Is McSweeney’s the Google of the literary realm? Google was founded as a search engine, but after revolutionizing that part of the industry, it felt compelled to cross over and show us a thing or two about maps, phones, operating systems, libraries, etc. If these projects hadn’t turned out so well, we’d probably describe Google as a bully—a smart, self-righteous, service-minded bully. McSweeney’s started out as a literary magazine, but it now includes a web site, a non-fiction magazine, a film magazine on DVD, centers for education, charity projects in foreign countries, and books. For their latest trick, the folks at McSweeney’s have decided to save the newspaper industry—or at least, toss out a bunch of ideas for saving the newspaper industry, and see what sticks.
McSweeney’s Issue 33 takes the form of a big Sunday newspaper, complete with long-form journalism, a comics section, a sports section, activities for kids, and so on. Its stated goal is to “remind readers of all the things a printed newspaper can do.”
Since the idea behind these WHERE DOES MY MONEY GO? posts is that I’ll compare the value of the magazine to its price tag, I’ll go ahead and say this flat out: the list price of $16 is a bargain for McSweeney’s Issue 33. All told, the newspaper contains hundreds of thousands of words. It’s like buying your quarterly literary fix in economy size, from Costco.
Some of my favorite pieces:
— Andrew Sean Greer on NASCAR
— a full-color chart in the food section that illustrates the slaughter of a lamb
— new fiction by George Saunders
— new fiction by Deb Olin Unferth
— a side-by-side comparison of elegant movie posters and the awful DVD covers that they become
— China Mieville on post-apocalypse movies
— Michelle Tea on her personal witch
Check out that excerpt from the Andrew Sean Greer article. It’s one of the best things I’ve read lately, and it shows how quality writing can make a project like McSweeney’s Issue 33 a joy to read.

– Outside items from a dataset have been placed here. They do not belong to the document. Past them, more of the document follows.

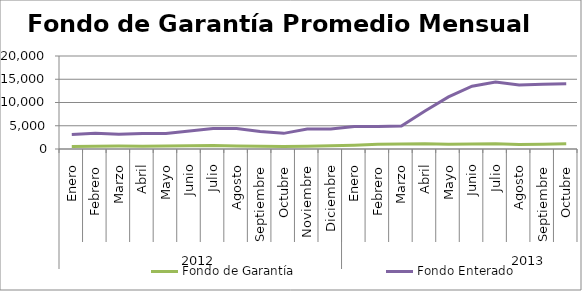
| Category | Fondo de Garantía | Fondo Enterado |
|---|---|---|
| 0 | 560.173 | 3141.641 |
| 1 | 575.916 | 3362.648 |
| 2 | 622.075 | 3154.118 |
| 3 | 612.299 | 3348.058 |
| 4 | 654.277 | 3308.859 |
| 5 | 675.965 | 3850.375 |
| 6 | 729.97 | 4400.539 |
| 7 | 649.095 | 4383.327 |
| 8 | 606.03 | 3757.632 |
| 9 | 525.314 | 3362.932 |
| 10 | 591.646 | 4285.609 |
| 11 | 703.403 | 4296.87 |
| 12 | 823.344 | 4842.786 |
| 13 | 1008.855 | 4845.136 |
| 14 | 1091.101 | 4938.365 |
| 15 | 1128.09 | 8179.666 |
| 16 | 1047.818 | 11202.213 |
| 17 | 1079.154 | 13493.433 |
| 18 | 1130.244 | 14387.844 |
| 19 | 950.791 | 13769.803 |
| 20 | 1002.474 | 13899.147 |
| 21 | 1106.654 | 14005.922 |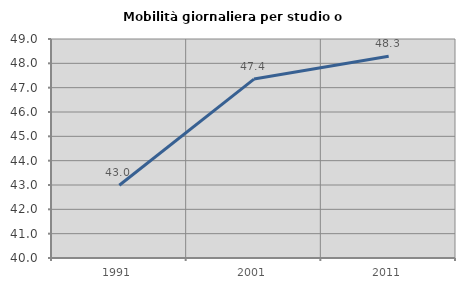
| Category | Mobilità giornaliera per studio o lavoro |
|---|---|
| 1991.0 | 42.991 |
| 2001.0 | 47.354 |
| 2011.0 | 48.293 |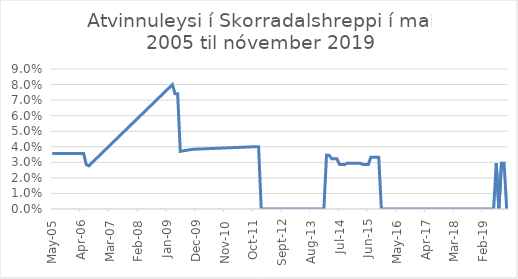
| Category | Series 0 |
|---|---|
| 2005-05-01 | 0.036 |
| 2005-06-01 | 0.036 |
| 2005-07-01 | 0.036 |
| 2005-08-01 | 0.036 |
| 2005-12-01 | 0.036 |
| 2006-01-01 | 0.036 |
| 2006-02-01 | 0.036 |
| 2006-03-01 | 0.036 |
| 2006-04-01 | 0.036 |
| 2006-05-01 | 0.036 |
| 2006-06-01 | 0.029 |
| 2006-07-01 | 0.028 |
| 2009-03-01 | 0.08 |
| 2009-04-01 | 0.074 |
| 2009-05-01 | 0.074 |
| 2009-06-01 | 0.037 |
| 2009-11-01 | 0.038 |
| 2009-12-01 | 0.038 |
| 2011-10-01 | 0.04 |
| 2011-11-01 | 0.04 |
| 2011-12-01 | 0.04 |
| 2012-01-01 | 0 |
| 2012-02-01 | 0 |
| 2012-03-01 | 0 |
| 2012-04-01 | 0 |
| 2012-05-01 | 0 |
| 2012-06-01 | 0 |
| 2012-07-01 | 0 |
| 2012-08-01 | 0 |
| 2012-09-01 | 0 |
| 2012-10-01 | 0 |
| 2012-11-01 | 0 |
| 2012-12-01 | 0 |
| 2013-01-01 | 0 |
| 2013-02-01 | 0 |
| 2013-03-01 | 0 |
| 2013-04-01 | 0 |
| 2013-05-01 | 0 |
| 2013-06-01 | 0 |
| 2013-07-01 | 0 |
| 2013-08-01 | 0 |
| 2013-09-01 | 0 |
| 2013-10-01 | 0 |
| 2013-11-01 | 0 |
| 2013-12-01 | 0 |
| 2014-01-01 | 0 |
| 2014-02-01 | 0.034 |
| 2014-03-01 | 0.034 |
| 2014-04-01 | 0.032 |
| 2014-05-01 | 0.032 |
| 2014-06-01 | 0.032 |
| 2014-07-01 | 0.029 |
| 2014-08-01 | 0.029 |
| 2014-09-01 | 0.029 |
| 2014-10-01 | 0.029 |
| 2014-11-01 | 0.029 |
| 2014-12-01 | 0.029 |
| 2015-01-01 | 0.029 |
| 2015-02-01 | 0.029 |
| 2015-03-01 | 0.029 |
| 2015-04-01 | 0.029 |
| 2015-05-01 | 0.029 |
| 2015-06-01 | 0.029 |
| 2015-07-01 | 0.033 |
| 2015-08-01 | 0.033 |
| 2015-09-01 | 0.033 |
| 2015-10-01 | 0.033 |
| 2015-11-01 | 0 |
| 2015-12-01 | 0 |
| 2016-01-01 | 0 |
| 2016-02-01 | 0 |
| 2016-03-01 | 0 |
| 2016-04-01 | 0 |
| 2016-05-01 | 0 |
| 2016-06-01 | 0 |
| 2016-07-01 | 0 |
| 2016-08-01 | 0 |
| 2016-09-01 | 0 |
| 2016-10-01 | 0 |
| 2016-11-01 | 0 |
| 2016-12-01 | 0 |
| 2017-01-01 | 0 |
| 2017-02-01 | 0 |
| 2017-03-01 | 0 |
| 2017-04-01 | 0 |
| 2017-05-01 | 0 |
| 2017-06-01 | 0 |
| 2017-07-01 | 0 |
| 2017-08-01 | 0 |
| 2017-09-01 | 0 |
| 2017-10-01 | 0 |
| 2017-11-01 | 0 |
| 2017-12-01 | 0 |
| 2018-01-01 | 0 |
| 2018-02-01 | 0 |
| 2018-03-01 | 0 |
| 2018-04-01 | 0 |
| 2018-05-01 | 0 |
| 2018-06-01 | 0 |
| 2018-07-01 | 0 |
| 2018-08-01 | 0 |
| 2018-09-01 | 0 |
| 2018-10-01 | 0 |
| 2018-11-01 | 0 |
| 2018-12-01 | 0 |
| 2019-01-01 | 0 |
| 2019-02-01 | 0 |
| 2019-03-01 | 0 |
| 2019-04-01 | 0 |
| 2019-05-01 | 0 |
| 2019-06-01 | 0 |
| 2019-07-01 | 0.029 |
| 2019-08-01 | 0 |
| 2019-09-01 | 0.029 |
| 2019-10-01 | 0.029 |
| 2019-11-01 | 0 |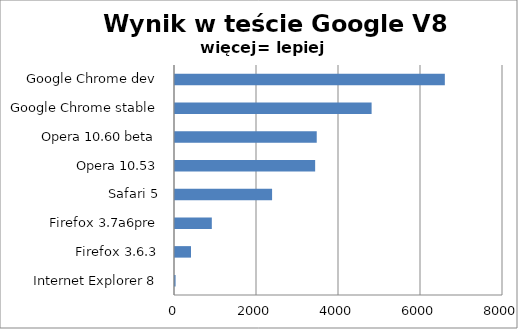
| Category | Series 0 |
|---|---|
| Internet Explorer 8 | 14.097 |
| Firefox 3.6.3 | 389.667 |
| Firefox 3.7a6pre | 898 |
| Safari 5 | 2368 |
| Opera 10.53 | 3418.333 |
| Opera 10.60 beta | 3457 |
| Google Chrome stable | 4795.333 |
| Google Chrome dev | 6581.333 |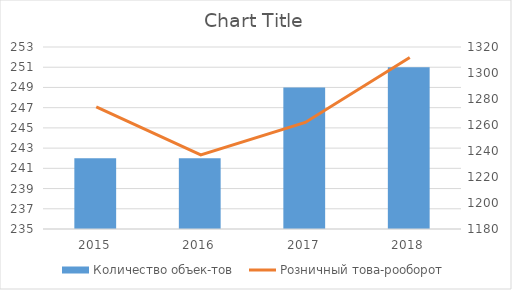
| Category | Количество объек­тов  |
|---|---|
| 2015.0 | 242 |
| 2016.0 | 242 |
| 2017.0 | 249 |
| 2018.0 | 251 |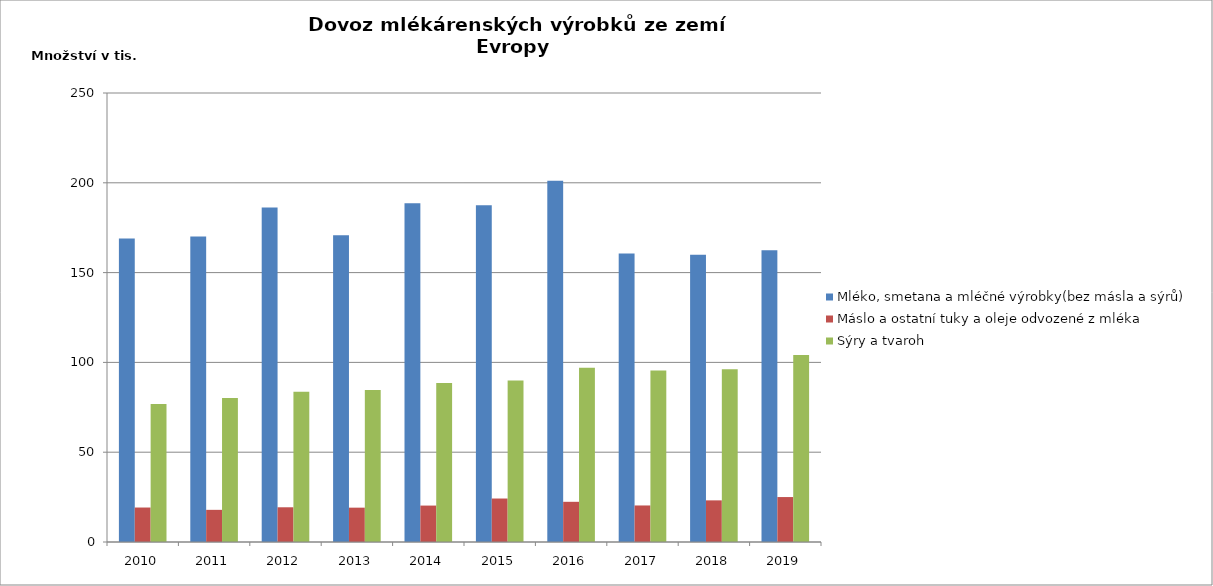
| Category | Mléko, smetana a mléčné výrobky(bez másla a sýrů)  | Máslo a ostatní tuky a oleje odvozené z mléka | Sýry a tvaroh |
|---|---|---|---|
| 2010 | 168991699 | 19196060 | 76845176 |
| 2011 | 170124145 | 17902958 | 80138963 |
| 2012 | 186308942 | 19334351 | 83708218 |
| 2013 | 170851050 | 19121034 | 84694131 |
| 2014 | 188625632 | 20281822 | 88524573 |
| 2015 | 187476154 | 24210378 | 89877725 |
| 2016 | 201129058 | 22376898 | 97010750 |
| 2017 | 160605349 | 20343634 | 95545737 |
| 2018 | 159882395 | 23183496 | 96254828 |
| 2019 | 162451789 | 25025629 | 104174399 |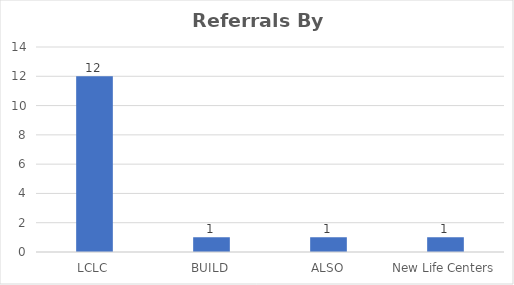
| Category | Series 0 |
|---|---|
| LCLC | 12 |
| BUILD | 1 |
| ALSO | 1 |
| New Life Centers | 1 |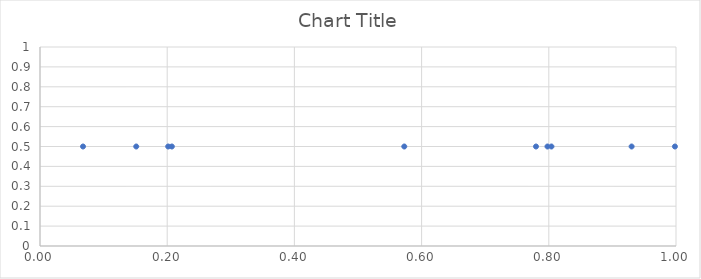
| Category | Series 0 |
|---|---|
| 0.9302233212562169 | 0.5 |
| 0.779879924611466 | 0.5 |
| 0.7979386542991196 | 0.5 |
| 0.8041397761020321 | 0.5 |
| 0.9983117758340787 | 0.5 |
| 0.5727640961883241 | 0.5 |
| 0.06762564949549876 | 0.5 |
| 0.20730183788816237 | 0.5 |
| 0.15132974918969877 | 0.5 |
| 0.20155549964810304 | 0.5 |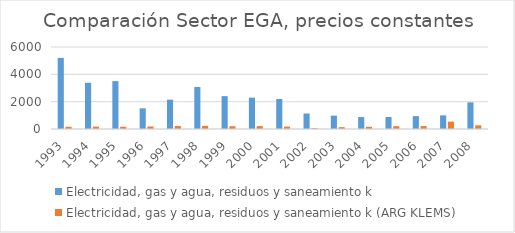
| Category | Electricidad, gas y agua, residuos y saneamiento k | Electricidad, gas y agua, residuos y saneamiento k (ARG KLEMS) |
|---|---|---|
| 1993.0 | 5204.484 | 161.643 |
| 1994.0 | 3384.364 | 174.795 |
| 1995.0 | 3504.804 | 164.754 |
| 1996.0 | 1515.006 | 182.889 |
| 1997.0 | 2146.929 | 214.996 |
| 1998.0 | 3073.52 | 227.516 |
| 1999.0 | 2406.027 | 201.255 |
| 2000.0 | 2294.358 | 211.393 |
| 2001.0 | 2196.269 | 177.287 |
| 2002.0 | 1135.006 | 61.703 |
| 2003.0 | 978.42 | 135.04 |
| 2004.0 | 873.846 | 160.1 |
| 2005.0 | 877.467 | 204.938 |
| 2006.0 | 943.145 | 213.175 |
| 2007.0 | 996.695 | 539.318 |
| 2008.0 | 1949.917 | 268.686 |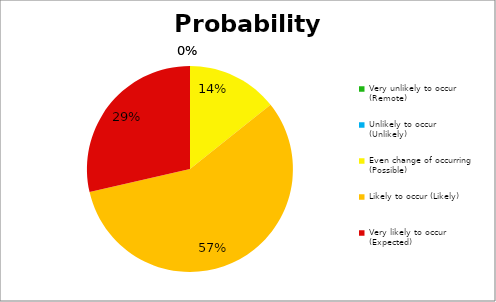
| Category | Percent |
|---|---|
| Very unlikely to occur (Remote) | 0 |
| Unlikely to occur (Unlikely) | 0 |
| Even change of occurring (Possible) | 1 |
| Likely to occur (Likely) | 4 |
| Very likely to occur (Expected) | 2 |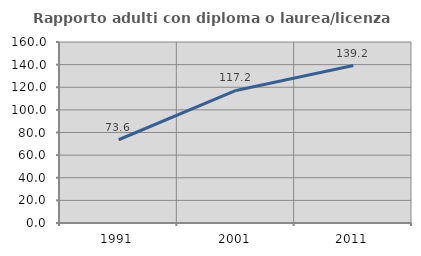
| Category | Rapporto adulti con diploma o laurea/licenza media  |
|---|---|
| 1991.0 | 73.585 |
| 2001.0 | 117.183 |
| 2011.0 | 139.174 |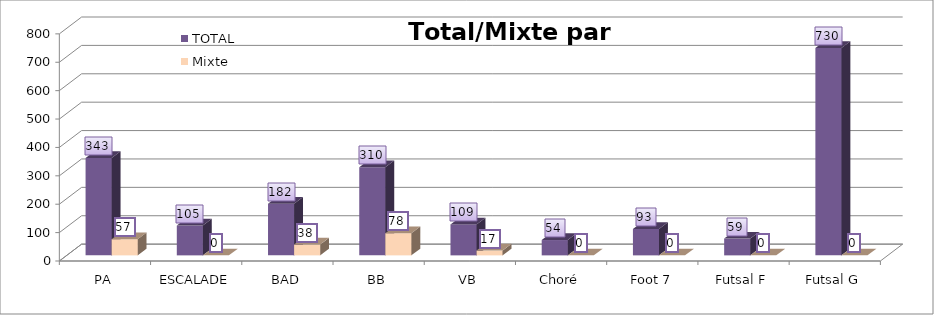
| Category | TOTAL | Mixte |
|---|---|---|
| PA | 343 | 57 |
| ESCALADE | 105 | 0 |
| BAD | 182 | 38 |
| BB | 310 | 78 |
| VB | 109 | 17 |
| Choré | 54 | 0 |
| Foot 7 | 93 | 0 |
| Futsal F | 59 | 0 |
| Futsal G | 730 | 0 |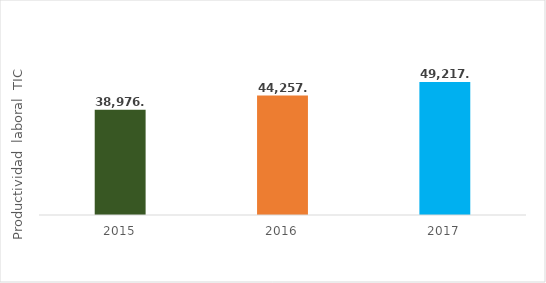
| Category | Productividad laboral del sector TIC |
|---|---|
| 2015.0 | 38976.805 |
| 2016.0 | 44257.333 |
| 2017.0 | 49217.457 |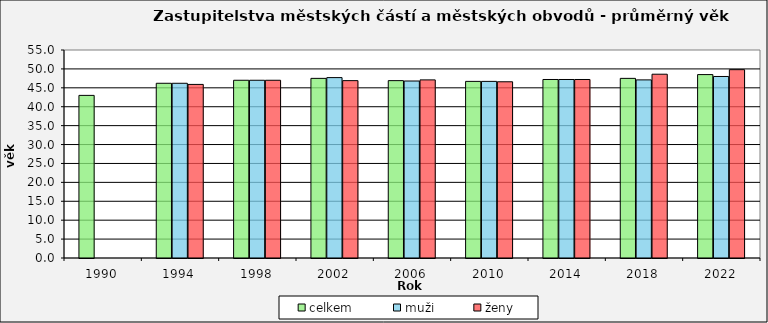
| Category | celkem | muži | ženy |
|---|---|---|---|
| 1990.0 | 43 | 0 | 0 |
| 1994.0 | 46.2 | 46.2 | 45.9 |
| 1998.0 | 47 | 47 | 47 |
| 2002.0 | 47.5 | 47.7 | 46.9 |
| 2006.0 | 46.9 | 46.8 | 47.1 |
| 2010.0 | 46.7 | 46.7 | 46.6 |
| 2014.0 | 47.2 | 47.2 | 47.2 |
| 2018.0 | 47.5 | 47.1 | 48.6 |
| 2022.0 | 48.5 | 48 | 49.8 |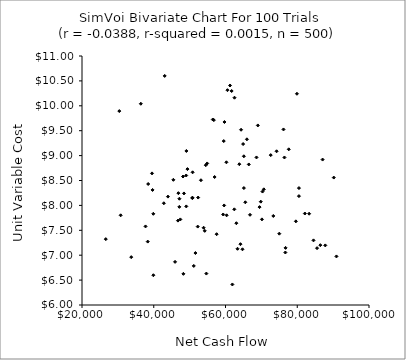
| Category | Series 0 |
|---|---|
| 48154.977217583066 | 8.58 |
| 70682.51596479409 | 8.323 |
| 86436.5420225312 | 7.201 |
| 66834.48184401443 | 7.811 |
| 77634.78412678391 | 9.126 |
| 61919.69156738762 | 6.412 |
| 70156.48960359007 | 7.719 |
| 90184.72702924711 | 8.559 |
| 47412.03063120171 | 7.719 |
| 47153.82297423416 | 8.134 |
| 70315.16078395753 | 8.278 |
| 54893.18877706429 | 8.843 |
| 59352.21812398874 | 7.818 |
| 43958.34105482556 | 8.176 |
| 57531.76421218569 | 7.422 |
| 33721.52515674997 | 6.961 |
| 39877.59826338139 | 7.831 |
| 56752.994389964195 | 9.713 |
| 72608.13298813373 | 9.01 |
| 38446.16943664757 | 8.429 |
| 60314.1827053593 | 7.801 |
| 69834.56499417181 | 8.075 |
| 64337.29943733051 | 9.519 |
| 47130.56907554706 | 7.97 |
| 38325.85133645695 | 7.273 |
| 54219.642747983875 | 7.489 |
| 48262.903444120406 | 6.625 |
| 63352.32465664006 | 7.129 |
| 60252.79794104138 | 8.866 |
| 76166.65208670945 | 9.525 |
| 76750.59733998531 | 7.147 |
| 69012.14545992219 | 9.606 |
| 79919.6168878054 | 10.241 |
| 62504.38922290401 | 10.162 |
| 65119.80775418579 | 8.986 |
| 61264.20784551128 | 10.408 |
| 30782.138242632733 | 7.801 |
| 51160.15559836281 | 6.784 |
| 43050.6036892064 | 10.6 |
| 39518.391990074204 | 8.643 |
| 54506.8366129497 | 8.808 |
| 49043.35357984937 | 8.6 |
| 90921.8678704726 | 6.975 |
| 74244.3059296348 | 9.087 |
| 37711.497301807656 | 7.578 |
| 53905.23708398311 | 7.551 |
| 82120.99361417707 | 7.837 |
| 65974.25845446187 | 9.327 |
| 52260.23134478972 | 7.575 |
| 26633.522325595914 | 7.322 |
| 66494.18093266759 | 8.822 |
| 83312.58172655286 | 7.833 |
| 59711.91548784729 | 9.675 |
| 50778.427713971025 | 8.156 |
| 52375.896013475955 | 8.157 |
| 59511.3111831608 | 9.292 |
| 30399.98168625337 | 9.894 |
| 50832.5745551164 | 8.664 |
| 56965.682830189384 | 8.57 |
| 75000.89940822551 | 7.432 |
| 36397.463767583315 | 10.041 |
| 64164.308127635755 | 7.221 |
| 53162.49106132139 | 8.505 |
| 76683.56462035289 | 7.054 |
| 80473.88928697901 | 8.348 |
| 84532.35526339684 | 7.298 |
| 46867.55294035408 | 8.246 |
| 39668.01394907492 | 8.31 |
| 69491.07617752672 | 7.966 |
| 48421.042627684474 | 8.24 |
| 59624.23058747544 | 7.999 |
| 45949.3432467028 | 6.866 |
| 42811.343717013704 | 8.043 |
| 85524.03185049415 | 7.141 |
| 56458.65201604321 | 9.725 |
| 61718.99473382138 | 10.297 |
| 45467.77841728845 | 8.514 |
| 64909.654327798096 | 9.232 |
| 49068.58371308889 | 7.98 |
| 63024.92257023466 | 7.642 |
| 76433.51148161334 | 8.962 |
| 51620.01489270308 | 7.044 |
| 39893.69821022398 | 6.598 |
| 62462.52936968756 | 7.921 |
| 79619.57845908559 | 7.68 |
| 87814.65117612609 | 7.197 |
| 54668.48657157927 | 6.631 |
| 65126.774458932865 | 8.348 |
| 63850.06819411562 | 8.827 |
| 46750.59939898617 | 7.694 |
| 87060.51842574339 | 8.92 |
| 80461.87214440771 | 8.187 |
| 50763.753905041885 | 8.146 |
| 49094.7505282223 | 9.093 |
| 68637.50571250387 | 8.963 |
| 64732.77941082179 | 7.119 |
| 73323.76729660372 | 7.788 |
| 49394.48321932916 | 8.729 |
| 60547.0956469481 | 10.314 |
| 65516.21868994972 | 8.063 |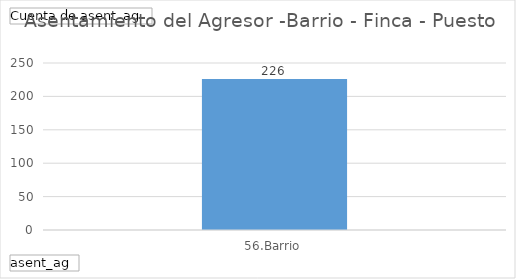
| Category | Total |
|---|---|
| 56.Barrio | 226 |

So the magazine is a bargain. But whether it accomplishes its mission is another question entirely. There’s an awful lot of junk in these hundreds of thousands of words. The longer articles are often hasty, diary-style accounts of something the author was already engaged in when the newspaper came along. Stephen King shares his thoughts on the World Series. William T. Vollmann rehashes the time he spent in Imperial County, which is the subject of his latest book. A woman from Oakland writes about her trip to Antarctica. Great. But are these stories newsworthy?
As it expands, McSweeney’s is becoming a “big tent” party, where all manner of voices are welcome and everyone gets their chance at the microphone. That’s noble. But it also makes you wonder if McSweeney’s is doing much editing these days. You know editing, right? Carefully selecting the best material and shaping it into something compact that’s worth your reader’s time? There’s a scene in Wonder Boys, by Michael Chabon, where a novelist realizes that his latest project is stalled out because he hasn’t been able to make any choices about what to remove from his massive, 1,000-page manuscript. And there’s an essay by Michael Chabon in this issue, about some band that he likes; it probably should have been cut. Same goes for the transcript of a previous interview between Dave Eggers and Junot Diaz, which sounds like an infomercial for all the parties involved.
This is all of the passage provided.